[Work item] The data must be given again exactly as written, with all images omitted.

[Exercise data]
==============================

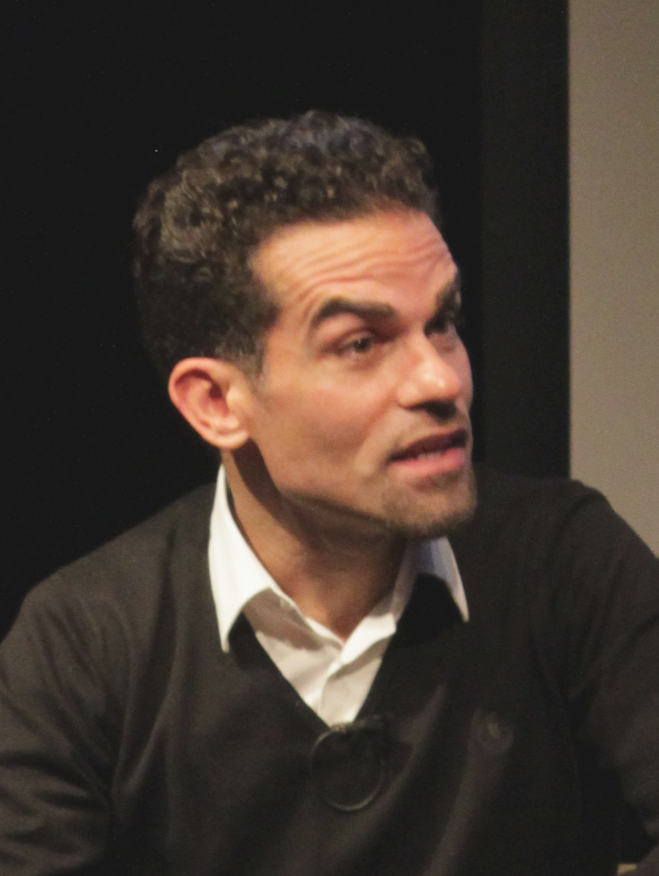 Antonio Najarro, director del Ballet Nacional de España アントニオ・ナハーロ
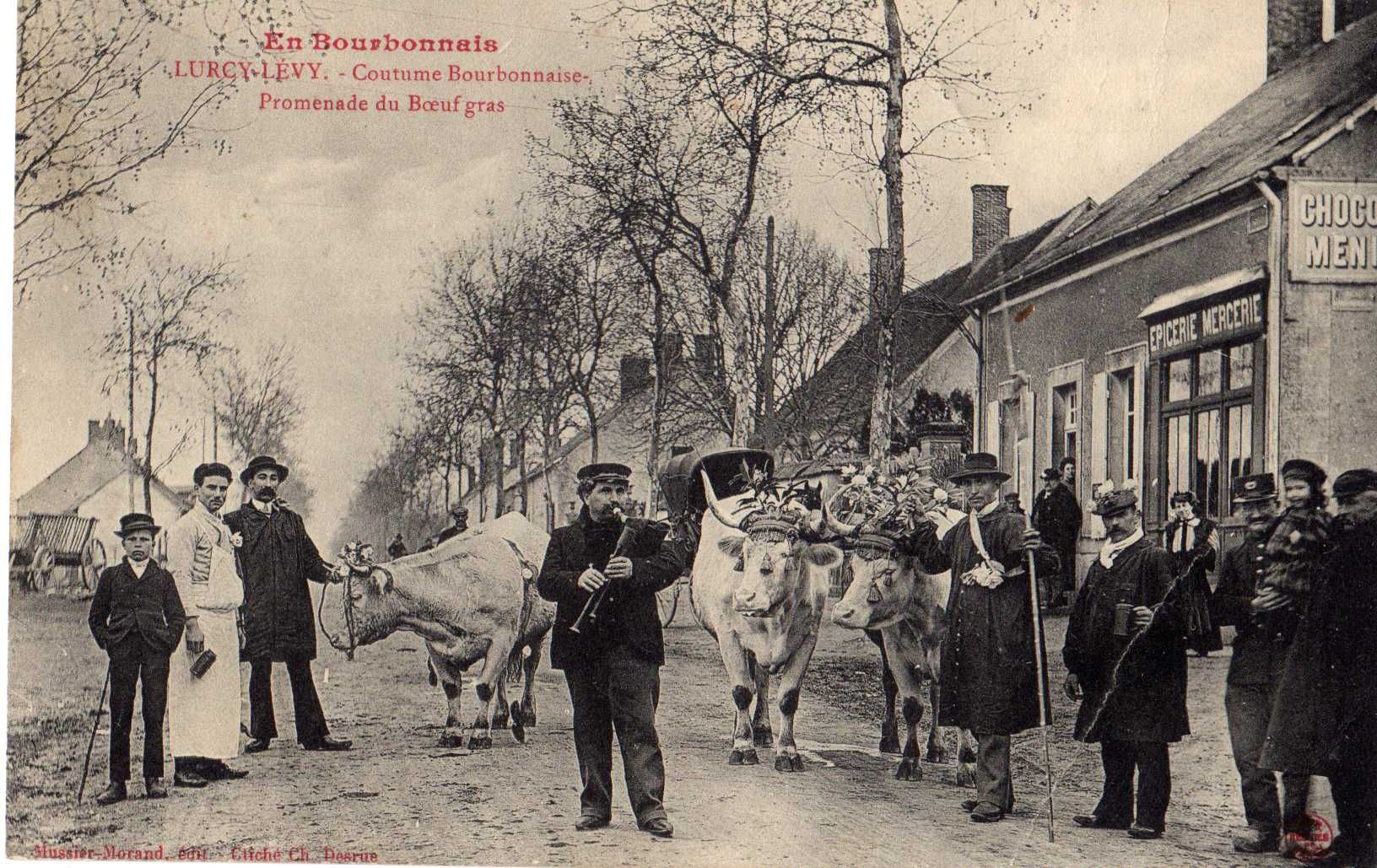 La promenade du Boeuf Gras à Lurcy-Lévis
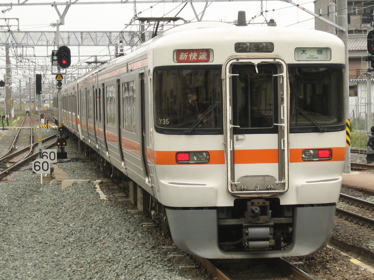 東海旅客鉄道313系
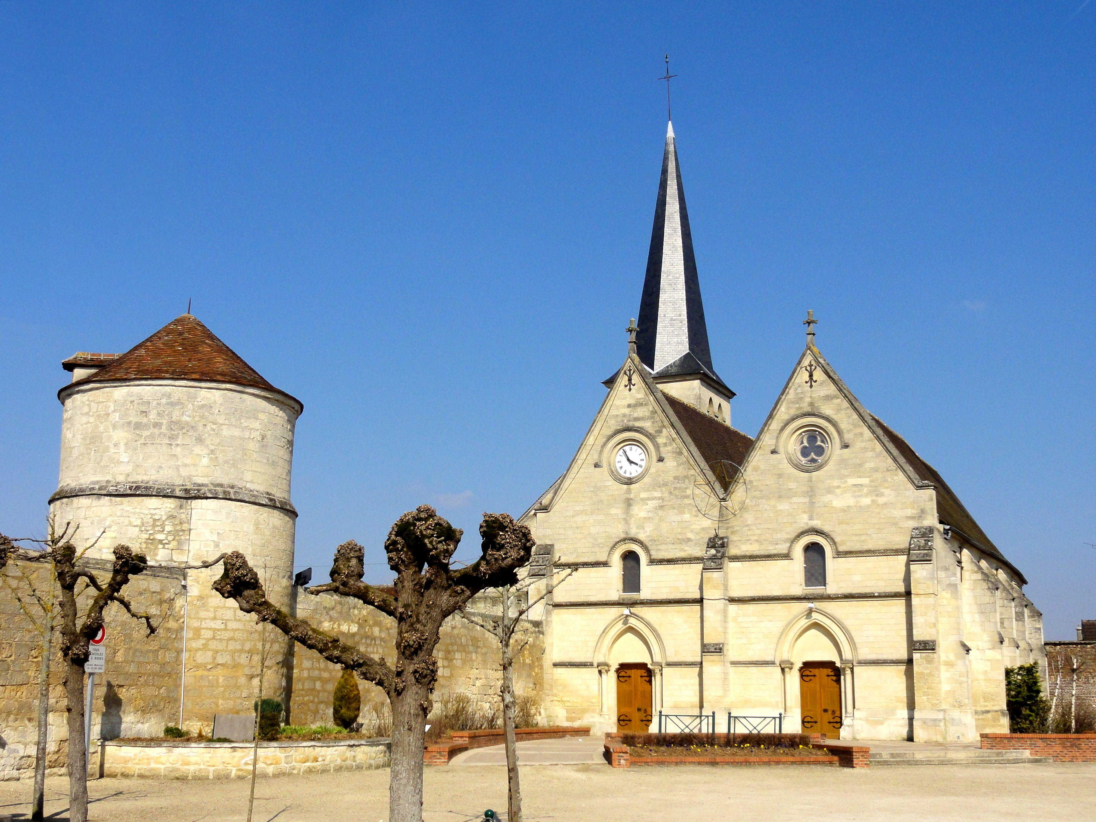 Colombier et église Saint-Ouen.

==============================

[Result of the exercise]
 Antonio Najarro, director del Ballet Nacional de España アントニオ・ナハーロ
 La promenade du Boeuf Gras à Lurcy-Lévis
 東海旅客鉄道313系
 Colombier et église Saint-Ouen.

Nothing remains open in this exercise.